Funding proposals in the House and Senate began taking shape this week, though so far they seem vastly different.

On Wednesday morning, House Republicans outlined their legislative proposal for the additional funding, which Appropriations Chairman Harold Rogers, R-Ky., said would not exceed $1.5 billion. But, as Emma Dumain reports in Roll Call, the amount could be much smaller.

That number bumps up against a proposal floated Tuesday evening in the Senate, where Appropriations Chairwoman Barbara Mikulski, D-Md., said she is working on a $3.6 billion emergency funding proposal. According to Niels Lesniewski’s reporting in Roll Call, $1.1 billion would go to the Department of Homeland Security, and $1.2 billion would go to HHS.
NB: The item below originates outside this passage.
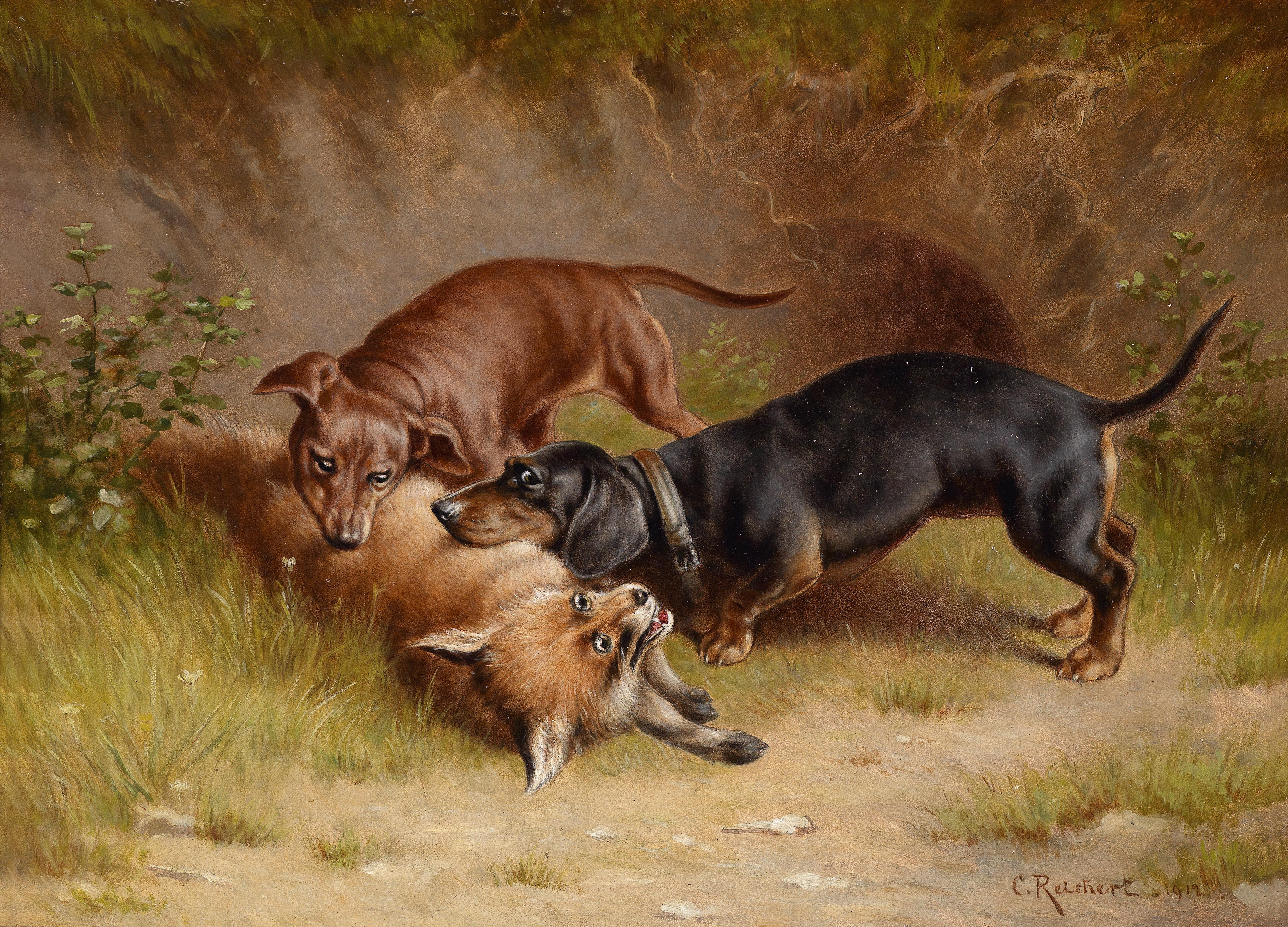 Jagdbeute
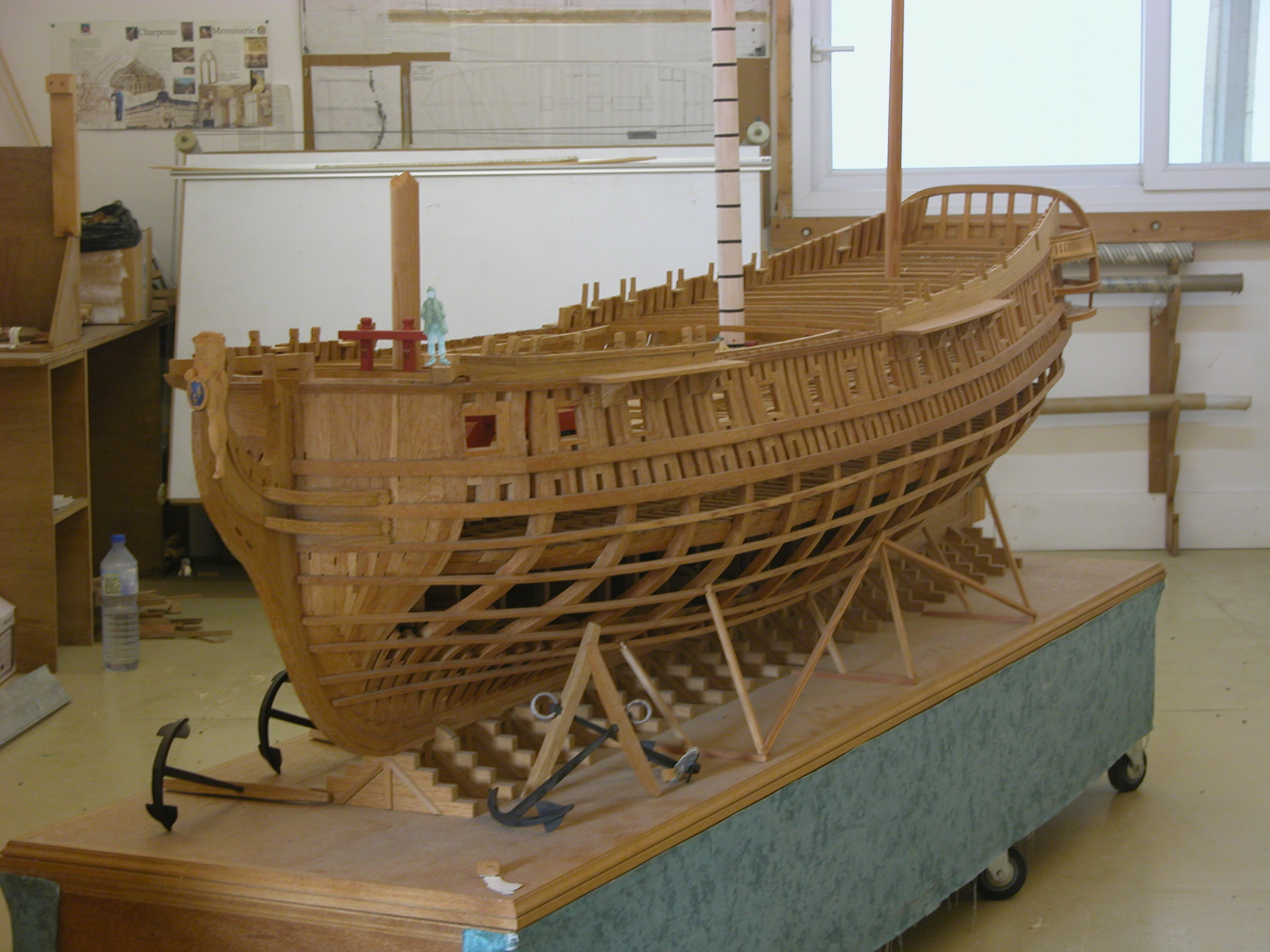 ModÃ¨le de l'Hermione utilisÃ© sur le chantier (Rochefort) - Septembre 2006 - Photo personnelle.

The conflict isn’t just a fiscal one. In what will likely be used as a bargaining chip, spending-weary GOP lawmakers are seeking changes to a 2008 trafficking law that prevents immigration authorities from turning away any children arriving from noncontiguous countries.

Under the law, unaccompanied minors from Mexico or Canada must be sent back within 48 hours unless they are claiming asylum or are human trafficking victims. Children from countries that don’t border the U.S. are entitled to appear before an immigration judge before any decisions are made about their fate, and a massive backlog of cases in federal immigration court has resulted in most of these young people waiting many months, or years, before their cases are heard.

Democrats are stressing that policy changes have no place in a funding bill, but Speaker of the House John Boehner is pressuring the White House to back the GOP proposal. In a letter to the president, Boehner reminded Obama that he recently asked Congress for flexibility from the law and predicted a funding compromise wouldn’t be possible without the policy fix.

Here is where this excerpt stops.